By sixth grade, her son's appearance changed: he switched to boys' uniform trousers, cut and dyed his hair, and wore chest binders. Despite respecting his pronouns at school, family gatherings triggered emotional distress. Eichler recalls her son demanding to be held after such incidents, then pushing her away.

One night, her son said a friend called him "baby girl," and when Eichler dismissed his anger by saying he was a child, not a man, a coolness settled between them. Therapy sessions revealed his resentment: "You always made me dress in girly clothes," he said, though Eichler remembered his insistence on wearing a JoJo Siwa bow.

Letting Go of a Dream

A writer friend advised Eichler to "get rid of the dream you had of her," making her realize she was clinging to an idealized daughter. Meanwhile, her son grew more confident—smiling when a waiter called him "sir" and receiving a love confession from a girl.
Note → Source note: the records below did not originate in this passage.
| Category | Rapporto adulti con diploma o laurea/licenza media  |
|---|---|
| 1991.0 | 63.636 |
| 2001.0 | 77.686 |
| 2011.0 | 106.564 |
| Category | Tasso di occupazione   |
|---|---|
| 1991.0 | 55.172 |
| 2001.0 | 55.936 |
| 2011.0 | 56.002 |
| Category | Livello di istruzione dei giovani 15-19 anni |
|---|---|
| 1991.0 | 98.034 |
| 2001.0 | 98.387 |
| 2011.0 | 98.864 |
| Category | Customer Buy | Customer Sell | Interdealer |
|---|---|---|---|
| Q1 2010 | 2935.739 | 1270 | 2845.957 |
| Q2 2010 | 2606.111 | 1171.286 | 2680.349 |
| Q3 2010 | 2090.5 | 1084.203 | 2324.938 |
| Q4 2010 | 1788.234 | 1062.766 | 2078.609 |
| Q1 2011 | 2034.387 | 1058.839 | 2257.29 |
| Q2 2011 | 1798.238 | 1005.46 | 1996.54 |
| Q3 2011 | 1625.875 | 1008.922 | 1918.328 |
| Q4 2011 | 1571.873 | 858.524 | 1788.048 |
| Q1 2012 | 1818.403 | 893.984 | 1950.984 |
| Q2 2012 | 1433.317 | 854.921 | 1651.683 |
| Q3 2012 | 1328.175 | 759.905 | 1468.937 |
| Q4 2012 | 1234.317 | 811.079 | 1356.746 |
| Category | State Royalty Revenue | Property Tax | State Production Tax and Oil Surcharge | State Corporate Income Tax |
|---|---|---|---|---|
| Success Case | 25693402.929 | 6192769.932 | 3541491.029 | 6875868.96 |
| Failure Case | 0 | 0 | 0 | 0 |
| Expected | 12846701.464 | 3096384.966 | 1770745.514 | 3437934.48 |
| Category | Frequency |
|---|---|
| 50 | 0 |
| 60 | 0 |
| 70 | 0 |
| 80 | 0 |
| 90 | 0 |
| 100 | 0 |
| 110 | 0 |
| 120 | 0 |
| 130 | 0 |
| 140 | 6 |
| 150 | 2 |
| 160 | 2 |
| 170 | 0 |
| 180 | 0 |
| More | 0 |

Despite progress—new school, new name, supportive grandparents—Eichler feared her son would never be satisfied. His question, "How much longer do I need to be unhappy?" after a therapy session at age 14 or 15 pushed her to act.

Finally Taking Action

Eichler apologized repeatedly in the car and decided to support medical transition. She requested a referral to a pediatric gender clinic, though the waitlist is long. Reflecting on her own body, she realized her son had always been himself; she just needed to see him.

Now, old photos of her daughter feel like a movie about a child who disappeared, and she focuses on living in the moment with her son. "Honestly, I miss her less now," she writes. "For the most part, I don't even think about her at all."